No just a different scenario and perhaps a particular mechanical point of relevance that needs illumination.

AFAIK, every edition of d&d has listed rope prices in 50 foot increments... As such it should be impossible to have less than 50 feet if rope unless the rope has been damaged or is also being used to restrain other individuals. That right there clears away the TV/movie scenario of several inches of rope tied around the wrists to be slipped out of unless some additional thing is done and that's critically important. There is no problem created if Bob can't untie himself because Alice can untie Bob and Bob can untie Cindy.

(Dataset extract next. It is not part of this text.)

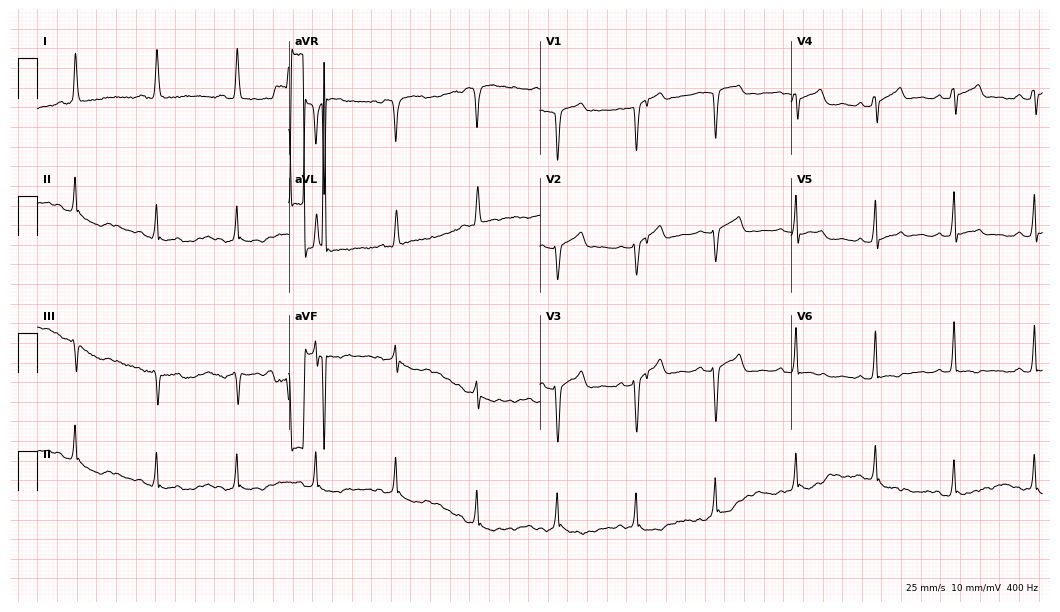
ECG — a 60-year-old female. Screened for six findings — first-degree AV block, right bundle branch block (RBBB), left bundle branch block (LBBB), sinus bradycardia, atrial fibrillation (AF), sinus tachycardia — none is recorded. Other findings, if any, are not listed.

With that out of the way and hypothetically codified in house rule or RAW where 50ft of rope can over N uninterrupted minutes perfectly tie up one helpless medium sized creature or two tied together with combined DC ## to escape you have a scenario where any restraint needs an interesting interaction with others rather than a straight action & die roll. It also has the benefit of giving value to the party carrying more than one rope. It also avoids the obnoxious back and forth where Alice wants to quickly tie up someone with trivial time and cooperation/risk as a single action while gaining the results of heavy duty shinbari while Bob (or the bbeg/local guards want to invest the time it takes going for heavy duty shinbari type restraint because he knows his oc has no skill in rope yet has other skills that stacked the deck many times over in his favor but all of that gets tossed aside by a single action die roll.